9Marks & World Missions

9-Marks July-August 2009 eJournal:

Jonathan Leeman, Newsletter Editor has this note about their latest edition and the topic of World Missions. He writes:


"A country can only export what it manufactures. That's a pretty basic principle. But now apply that principle to the topic of missions: if generations of American churches have been characterized by pragmatic church growth principles, what would you expect to see characterizing their overseas missions endeavors? "

Okay, so maybe American missions work is driven by the same kind of pragmatism that characterizes so many American churches. Is that really such a big deal? Well, stop and consider the differences between planting pragmatically-driven churches in America versus planting them in most Majority World contexts. Such churches in America have the luxury of building themselves upon the foundations of a culture imbued with several hundred years of Christian influence and ethical norms. Fill a room with nominal Christians, as pragmatically-driven churches do, and you still have a dame that looks half way decent. She'll dress up alright.
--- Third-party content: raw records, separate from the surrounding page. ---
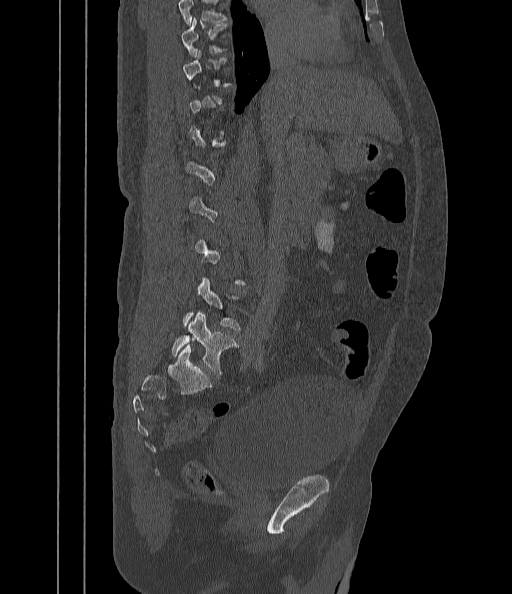 CT, spine · sagittal reformat · Bone window (WL 400, WW 1800) · 512x594 px
Box edges are left/top/right/bottom in pixels. A vertebra gets a box only on the slices from the first to the last where its cross-section is at least a third of its largest; on a slice outside that range it gets none. No box is given to a vertebra that the top edge of the scan cuts off. Vertebrae labeled: L5 at left=171, top=311, right=239, bottom=374, T9 at left=181, top=19, right=227, bottom=56.
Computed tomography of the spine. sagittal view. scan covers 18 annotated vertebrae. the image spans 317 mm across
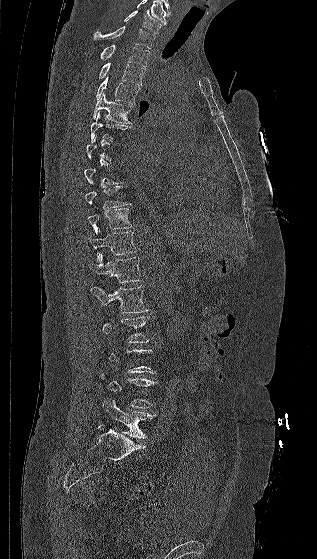
Box edges are left/top/right/bottom in pixels.
A vertebra is boxed only from the first to the last slice where its cross-section is at least a third of its largest; slices outside that range leave it without a box.
| vertebra | x1 | y1 | x2 | y2 |
|---|---|---|---|---|
| C7 | 124 | 9 | 162 | 33 |
| T1 | 94 | 26 | 155 | 48 |
| T2 | 99 | 44 | 149 | 66 |
| T3 | 98 | 62 | 145 | 85 |
| T4 | 96 | 76 | 140 | 103 |
| T5 | 92 | 93 | 133 | 123 |
| T6 | 90 | 112 | 130 | 141 |
| T9 | 84 | 182 | 132 | 208 |
| T10 | 87 | 206 | 131 | 234 |
| T11 | 89 | 229 | 138 | 262 |
| T12 | 90 | 253 | 143 | 282 |
| L1 | 91 | 286 | 149 | 312 |
| L2 | 97 | 316 | 150 | 342 |
| L4 | 101 | 373 | 157 | 408 |
| L5 | 102 | 398 | 156 | 438 |
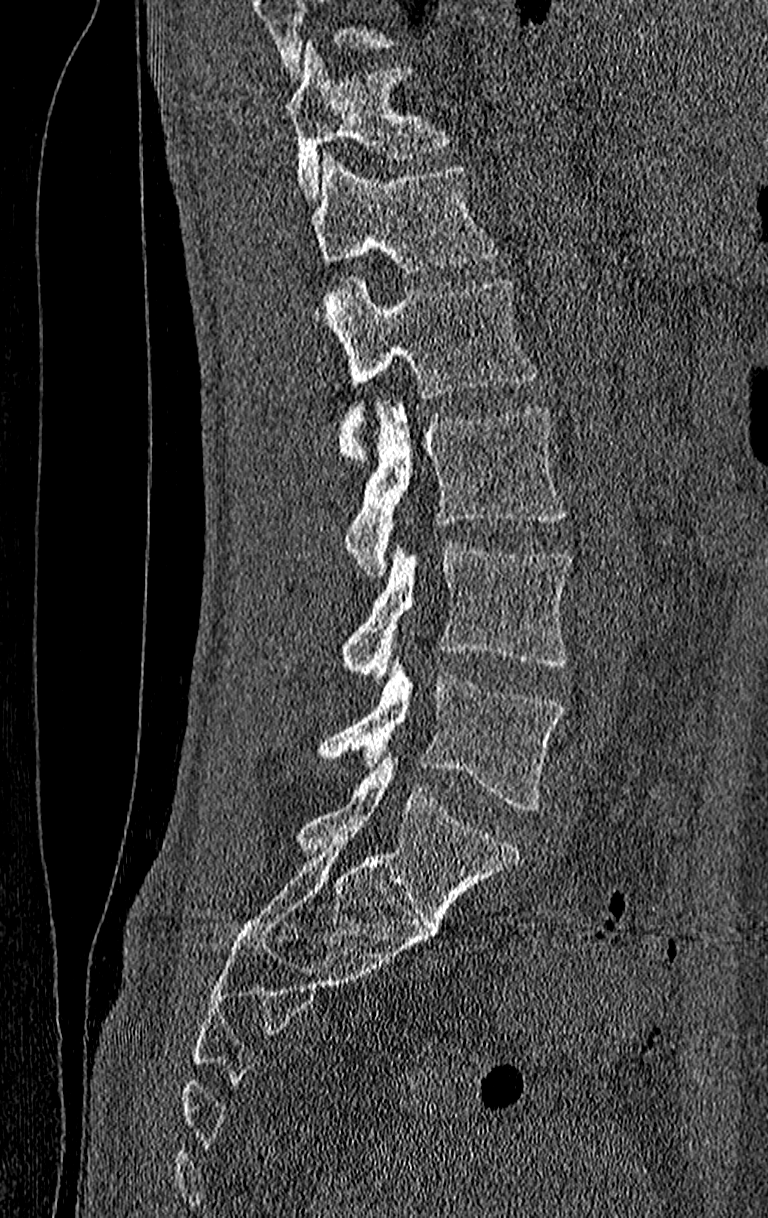 CT spine; sagittal reformat; Bone window (WL 400, WW 1800); image width 210 mm
Boxes below are [x1, y1, x2, y2] in pixels.
Vertebrae that run past the top of the scan are left unlabeled.
Labels in this scan begin with T11 at the top and end with L4 at the bottom.
{"vertebrae":{"L4":[320,662,565,812],"L3":[342,541,572,684],"L2":[346,403,565,573],"L1":[324,278,535,458],"T12":[310,155,499,274],"T11":[284,48,447,198]}}
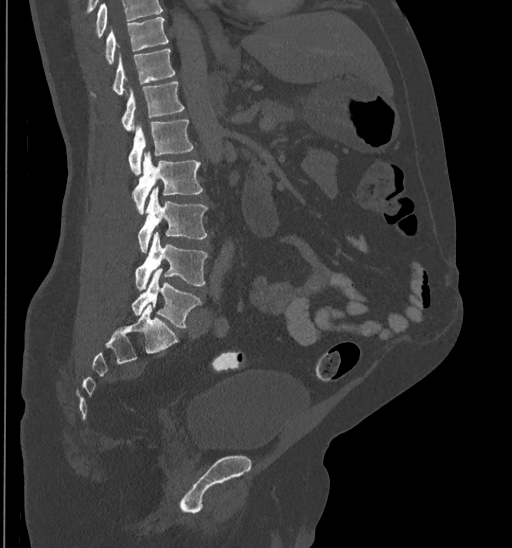

CT, spine · the image spans 435 mm across · sagittal view · W/L 1800/400 HU
Boxes: x1 y1 x2 y2 (pixel coords, space-separated).
Where the top of the scan cuts through a vertebra, that vertebra gets no label or box.
Vertebra bounding boxes:
- L5: 132 269 201 327
- L4: 135 231 207 290
- L3: 138 187 207 252
- L2: 132 151 203 214
- L1: 128 120 193 175
- T12: 121 82 184 131
- T11: 92 49 174 94
- T10: 105 17 168 63
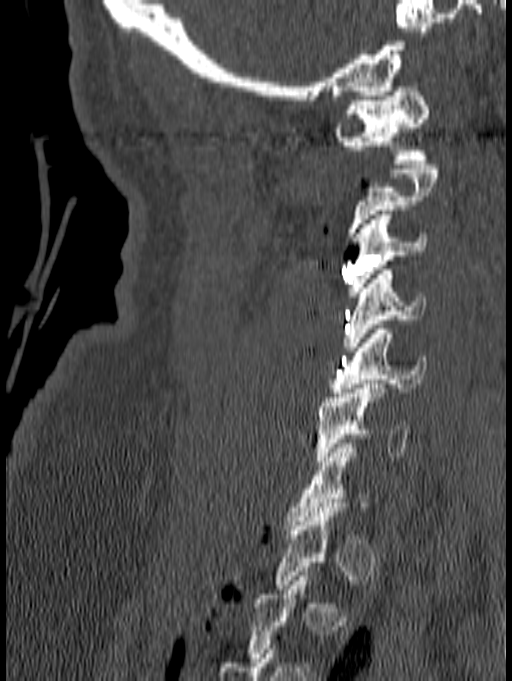

CT, spine · sagittal view · bone window
Box edges are left/top/right/bottom in pixels. A vertebra is boxed only from the first to the last slice where its cross-section is at least a third of its largest; slices outside that range leave it without a box. Vertebrae labeled: C1 at left=334, top=82, right=429, bottom=164, C3 at left=348, top=210, right=428, bottom=296, C4 at left=342, top=270, right=426, bottom=351, C5 at left=330, top=325, right=427, bottom=397, C6 at left=316, top=384, right=410, bottom=465.
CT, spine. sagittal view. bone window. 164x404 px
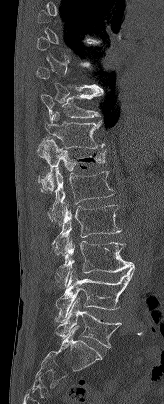

Each box given as x1,y1,x2,y2.
Not every vertebra on this slice has a box: a vertebra is boxed only from the first to the last slice where its cross-section is at least a third of its largest, and this slice is outside that range for at least one of them.
T10: x1=40, y1=91, x2=103, y2=122
T11: x1=45, y1=112, x2=104, y2=148
T12: x1=37, y1=139, x2=106, y2=192
L1: x1=48, y1=166, x2=114, y2=225
L2: x1=52, y1=205, x2=121, y2=254
L3: x1=56, y1=237, x2=134, y2=286
L4: x1=56, y1=268, x2=135, y2=321
L5: x1=55, y1=299, x2=121, y2=348
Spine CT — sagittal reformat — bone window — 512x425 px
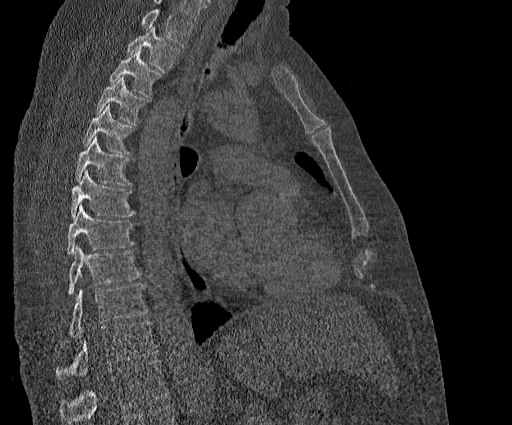
Boxes are (x1, y1, x2, y2) in pixels.
A vertebra cut off by the top edge of the scan is not labeled and has no box.
Labels in this scan begin with T2 at the top and end with T11 at the bottom.
T2: (126, 27, 180, 72)
T3: (109, 49, 161, 96)
T4: (96, 76, 145, 124)
T5: (82, 104, 134, 154)
T6: (74, 136, 131, 186)
T7: (70, 169, 135, 216)
T8: (66, 204, 133, 254)
T9: (68, 245, 141, 295)
T10: (69, 284, 147, 338)
T11: (56, 321, 157, 379)
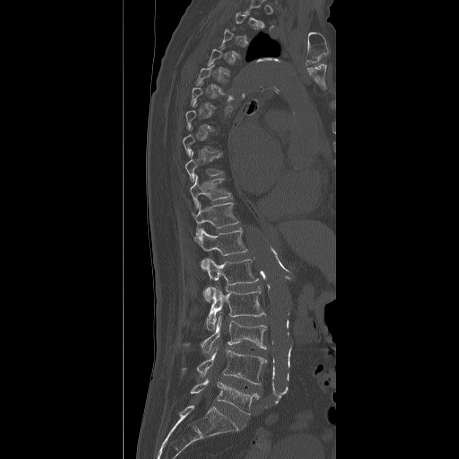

Now build that same church with those same pragmatic principles, yielding once again a room filled with nominal Christians, but do it in a country with strong traditions in polygamy, or animal sacrifice, or ancestor worship, or Islamic chauvinism, or Hindu castes, or nepotistic social structures, or so on. Build it on the shoulders of leaders who didn't grow up in Sunday School and were not groomed in seminary classrooms with tall genealogical trees, where orthodoxy, even if it's doubted, has been defended in book after book after book. What should we expect of this church? I've been around the Majority World block enough times to suspect something very different, indeed."